Judge Chutkan has yet to outline how she will proceed, but former federal prosecutor Neama Rahmani speculated to The Epoch Times that she might hold an evidentiary hearing before the election. Mr. Rahmani said that the “ball is really in her court now.”
Jury
An evidentiary hearing could inform the court’s decisions but almost certainly won’t resolve questions about what remains in the indictment. Judge Chutkan’s rulings are subject to an appeal, which the Trump legal team would likely pursue.
Assuming the case reaches trial, that hearing could inform the scope of information jurors receive prior to issuing a verdict. The Supreme Court’s majority rejected the idea that juries could consider evidence concerning the former president’s official acts.
“That proposal threatens to eviscerate the immunity we have recognized,” Justice Roberts wrote. “It would permit a prosecutor to do indirectly what he cannot do directly—invite the jury to examine acts for which a President is immune from prosecution to nonetheless prove his liability on any charge.”
Mr. Johnson told The Epoch Times that the case “is clearly going to come down to jury selection.”

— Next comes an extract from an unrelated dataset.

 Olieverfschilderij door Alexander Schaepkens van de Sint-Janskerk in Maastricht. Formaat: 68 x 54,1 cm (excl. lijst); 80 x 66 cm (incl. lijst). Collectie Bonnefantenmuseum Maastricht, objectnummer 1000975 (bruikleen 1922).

“Those who will see Donald Trump as a threat to American democracy … are going to convict him, regardless of what the Supreme Court says, regardless of what an official act is.”
Future Appeals and Delays
However the district court rules on the scope of former President Trump’s immunity, legal experts indicated a good chance the case will be remanded to the DC appeals court or the U.S. Supreme Court.

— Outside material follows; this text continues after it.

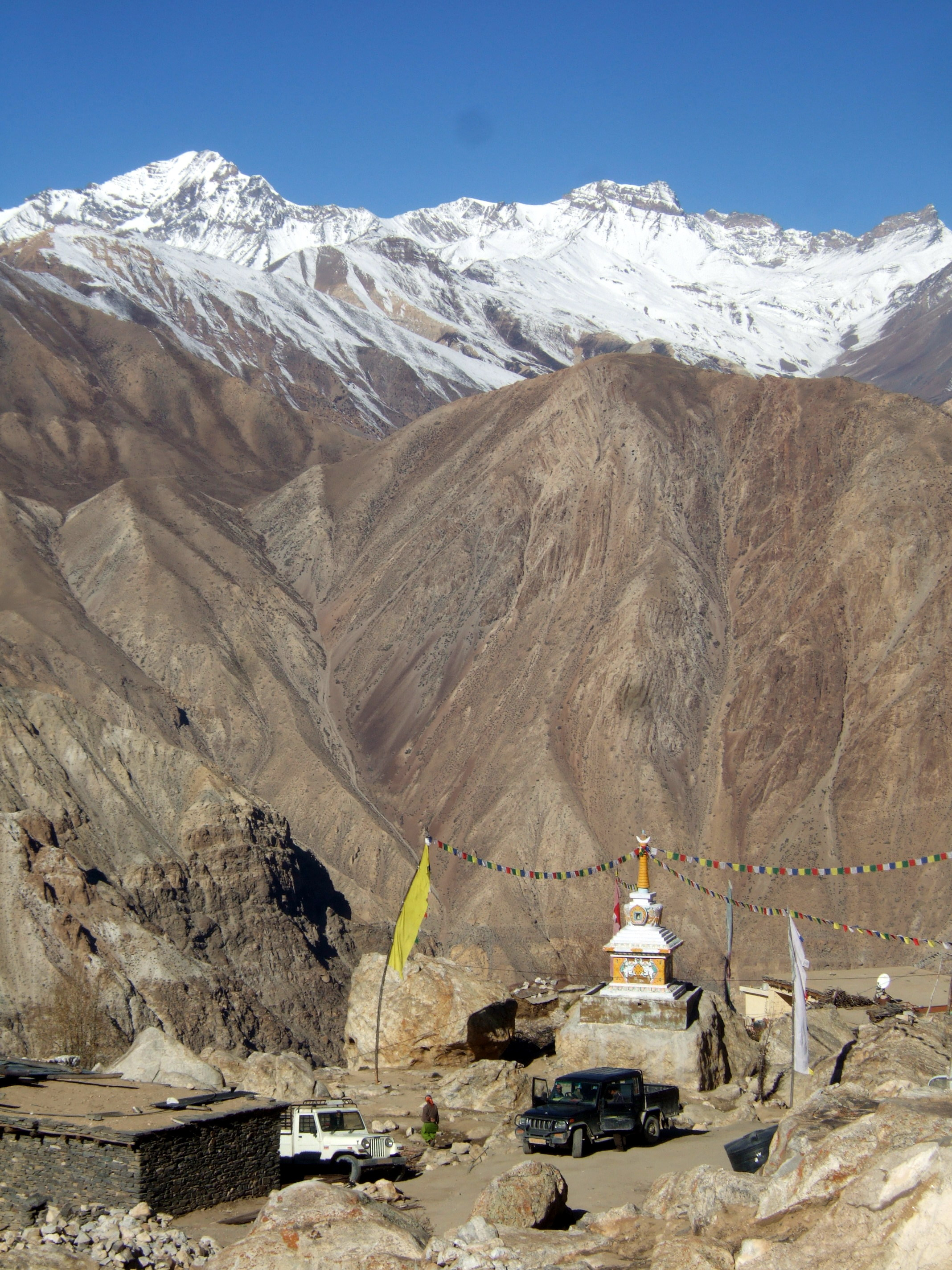 Nako gompa.

“This is months, if not years, from heading to trial, and I would note, of course, that if Donald Trump wins the election, he is going to order this case to be dismissed, and he will fire Jack Smith,” Mr. Malcolm told The Epoch Times.
Mr. Johnson told The Epoch Times he thinks Judge Chutkan will “try to rule pretty quickly, but I think that ruling is going to be caught up in some kind of appeal.”
The prospect for appeals seemed greater, given the nature of the case.
In her concurring opinion, Justice Amy Coney Barrett wrote: “As for interlocutory review, our precedent recognizes that resolving certain legal issues before trial is necessary to safeguard important constitutional interests—here, Executive Branch independence on matters that Article II assigns to the President’s discretion.”
Florida Judge Aileen Cannon ruled that Mr. Smith’s appointment was unconstitutional, complicating the appeals process. That ruling conflicted with a DC circuit ruling in 2019 that upheld Mr. Mueller’s appointment.
Former President Trump’s attorneys could use that opinion to dispute Mr. Smith’s legitimacy in the Washington case, potentially teeing up a potential Supreme Court ruling if both Judge Chutkan and the U.S. Court of Appeals for the DC Circuit reject it.
Justice Clarence Thomas, who was quoted in Judge Cannon’s opinion, was sympathetic to this argument in his concurring opinion on the immunity decision. None of the other justices joined that opinion but Justice Brett Kavanaugh expressed concern about the special counsel’s power during oral argument on April 25.